Rusya Federasyonu, 2000 yılı
verilerine göre, 145 milyon nüfusu, 1.737 $ kişi başına
milli geliri ile Orta Asya Türk Cumhuriyetleri açısından
önemli bir ticaret ortağıdır. 1991 yılında Sovyetler
Birliği'nin dağılmasıyla beraber Rusya Federasyonu'nda
demokrasi ve serbest piyasa ekonomisine geçiş yönünde
hızlı bir değişim süreci başlamıştır. 1991-1998 dönemi
boyunca önemli ekonomik reformlar gerçekleştirilmiştir.
Nitekim; piyasa ekonomisine geçiş sürecinin başladığı
Ocak 1992'de fiyatlar serbest bırakılmış, takip eden
aylarda hızlı ve yoğun bir özelleştirme programı
başlatılmıştır.
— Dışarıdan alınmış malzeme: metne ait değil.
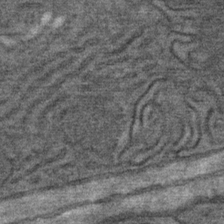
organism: Mouse
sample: Mouse Salivary gland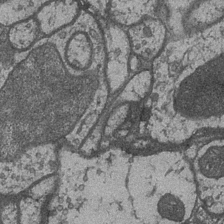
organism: Drosophila
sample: Optic medulla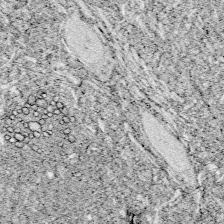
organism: Zebrafish
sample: Whole-Brain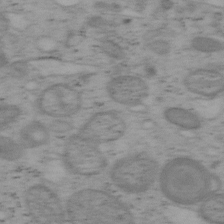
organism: Mouse
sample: OT-I killer T cells with ID8 ovarian cancer cells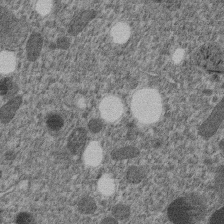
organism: C. elegans
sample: C. elegans embryo early stage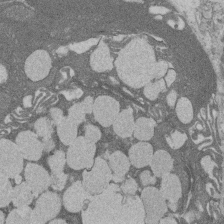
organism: Rat
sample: Salivary granule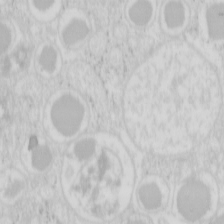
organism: Mouse
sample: Pancreas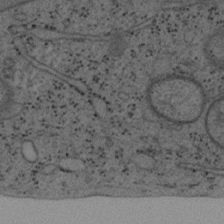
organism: Human
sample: HeLa cells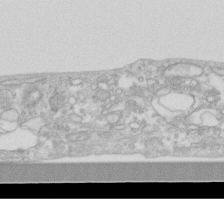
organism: Human
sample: Fibroblast cells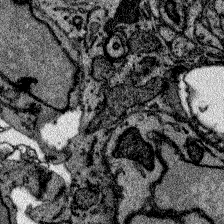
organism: Zebrafish
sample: Larval olfactory bulb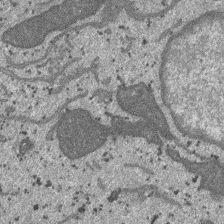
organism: Human
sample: Lung epithelial cells infected with SARS-CoV-2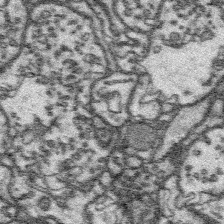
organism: Platynereis dumerilii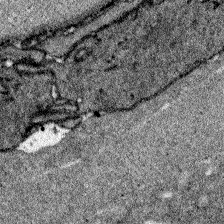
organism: Zebrafish
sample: Larval olfactory bulb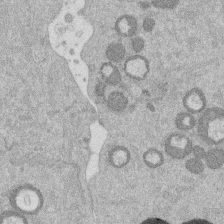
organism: Mouse
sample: Dividing mouse embryo 1 cell stage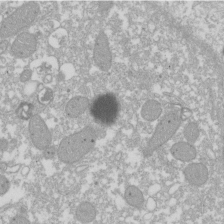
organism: Xenopus
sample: Cilia; centrioles in frog embryo cells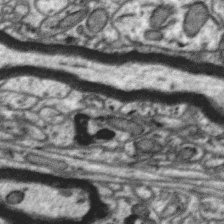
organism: Zebra finch
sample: Brain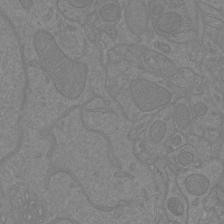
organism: Mouse
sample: Cortical neurons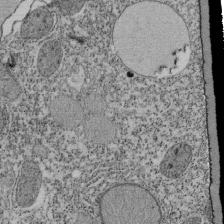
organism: Tetrahymena
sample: Cilia in tetrahymena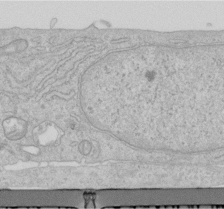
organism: Human
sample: Centriole in RPE cells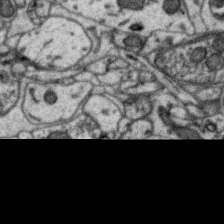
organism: Zebra finch
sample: Brain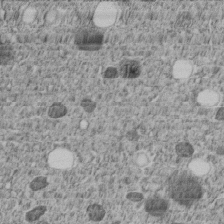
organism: C. elegans
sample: C. elegans embryo early stage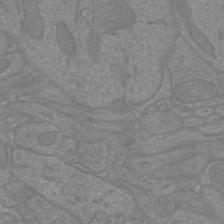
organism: Mouse
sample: Cortical neurons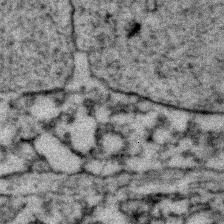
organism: Zebrafish
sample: Zebrafish embryo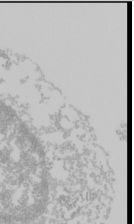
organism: Mouse
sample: Cancer cell death in ED-1 cells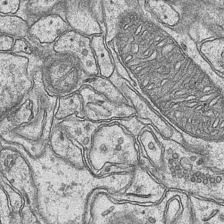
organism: Mouse
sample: CA1 Hippocampus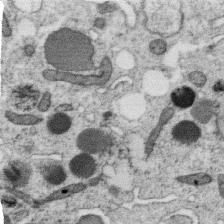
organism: C. elegans
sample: C. elegans oocyte; sperm cells

Yapılan önemli reformlardan biri de dış
ticaretin serbestleştirilmesi olmuştur. Aynı dönemde
yüksek enflasyon oranının düşürülmesinde de başarı
sağlanmıştır. Dış ticaretin serbestleştirilmesi ve
uygulanan diğer ekonomik politikalar sonucu yıllık
ortalama enflasyon oranı 1995 yılında yüzde 131'e, 1996
yılında yüzde 22'ye ve 1997 yılında yüzde 10'lar
seviyesine düşürülmüştür.
Dış ticaretin serbestleştirilmesinde ve enflasyon
oranının düşürülmesinde sağlanan başarılara rağmen
ekonomideki üretimin küçülmesi ve yüksek bütçe açığının
finansmanında karşılaşılan zorluklar sorun olmaya devam
etmiştir. Rusya'da reel GSYİH 1991 yılı sonrasında ilk
defa 1997 yılında yüzde 0,8 civarı artış göstermiştir.
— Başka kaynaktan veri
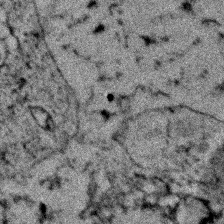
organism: Zebrafish
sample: Zebrafish embryo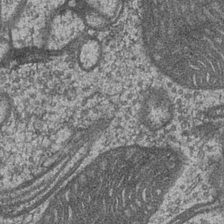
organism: Drosophila
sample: Optic medulla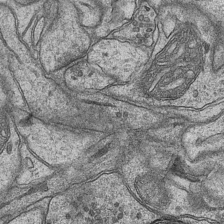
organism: Mouse
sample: CA1 Hippocampus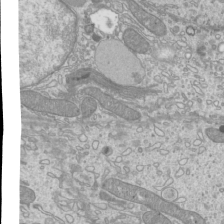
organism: Mouse
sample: Cilia; mouse epididymis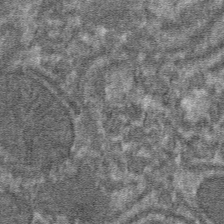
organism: Mouse
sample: Mouse hepatocytes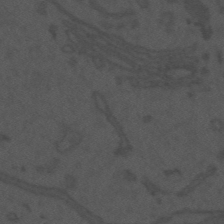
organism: Mouse
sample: Suprachiasmatic nucleus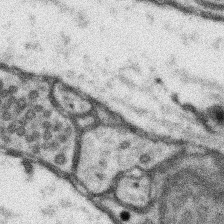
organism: Mouse
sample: Somatosensory cortex neuropil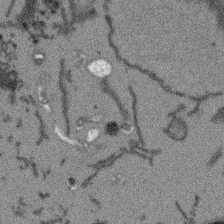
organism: Arabidopsis thaliana
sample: Root tip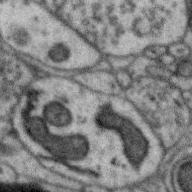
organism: Zebra finch
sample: Brain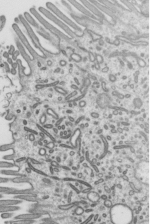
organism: Mouse
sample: Mouse epididymis efferent ductule cilia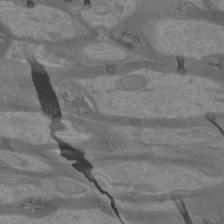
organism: Mouse
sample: Cortical neurons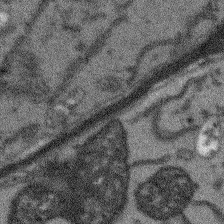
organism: Arabidopsis thaliana
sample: Root tip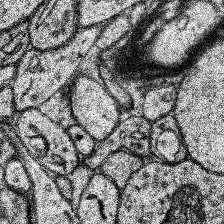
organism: Human
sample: Temporal Lobe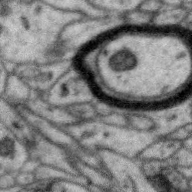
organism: Zebra finch
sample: Brain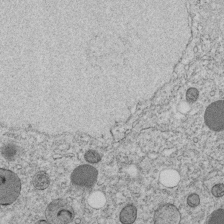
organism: C. elegans
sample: C. elegans embryo early stage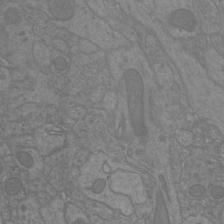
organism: Mouse
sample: Cortical neurons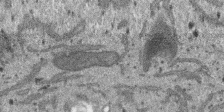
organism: Human
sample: Lung epithelial cells infected with SARS-CoV-2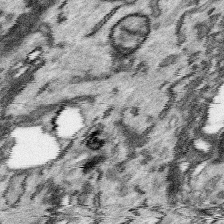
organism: Human
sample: HeLa cells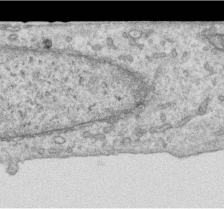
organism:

Ekonomik büyümenin sağlanamamış olması halkın giderek
fakirleşmesine yol açmış ve reformlara karşı direnci
artırmıştır.
1992-1997 döneminde, bütçede harcama kalemlerinde
yapılan ciddi kısıtlamalara rağmen finansman açığı devam
etmiştir. Dolayısıyla GSYİH'nın yüzde 7-9'u kadar bir
bütçe açığı söz konusu olmuştur. Rusya'da bütçe açığının
yüksek oluşu temelde üç sebebe dayanmaktadır. Bunlar,
kayıt dışı ekonominin yaygınlığı sebebiyle devletin
vergi toplamakta karşılaştığı sorunlar, sosyal güvenlik
sisteminin yapısı, Rusya'da ordunun büyüklüğü ve askeri
harcamaların yüksek oluşudur.
Rusya'nın kriz öncesi dönemde, 140 milyar dolar
civarında dış borç ve 70 milyar dolar civarında iç borç
olmak üzere toplam 210 milyar dolar civarında borcu
bulunmaktadır. Toplam borcun GSYİH'ya oranı ise yüzde
42'ler seviyesindedir. Ancak, borç stoku diğer ülkelerle
karşılaştırıldığında yüksek olmayıp, sorun kısa vadeli
borçların yüksek olmasından kaynaklanmaktadır. 70 milyar
dolar civarındaki hazine bonosunun ortalama vade yapısı
11 aydır. Dolayısıyla, Rus hükümeti bu dönemde, her ay
yaklaşık 6 milyar dolarlık yeni borçlanma yapmak
durumundadır. Bütçe gelirlerinin düşük olduğu ortamda
söz konusu kısa vadeli borç stoku 1997 yılı sonundan
itibaren Rusya Federasyonu'na yönelik kaygıları artıran
bir unsur olmuştur. Ayrıca, vergi ve sosyal güvenlik
reformlarının yapılamamış, sağlam bütçe kaynaklarının
oluşturulamamış olması, yabancı yatırımcılarda
Rusya'daki riskin giderek büyüdüğü endişesini
doğurmuştur.
Ekonomide yaşanan bu olumsuz gelişmeler üzerine Rus
hükümeti, piyasaları sakinleştirmek amacıyla Ağustos
1998’de bir dizi önlem almak zorunda kalmıştır. 17
Ağustos 1998 tarihinde daha önce Amerikan Doları
karşısında 5,27 – 7,13 aralığında olan Ruble bandının
1998 yılı sonuna kadar 6,0 – 9,5 olacağını açıklanmış ve
dış borçların ödenmesi hususunda 90 günlük moratoryum
ilan edilmiştir. Rublenin alt sınır olan 9,5 değerine
düşmesi fiili olarak yüzde 34'lük bir devalüasyon
anlamına gelmektedir. Kamu borçlarının yeniden
yapılandırılmasına ilişkin bir plan uygulamaya
konulmuştur. Ayrıca ülkede, yabancıların 1 yıldan kısa
vadeli finansal yatırım yapmaları da yasaklanmıştır.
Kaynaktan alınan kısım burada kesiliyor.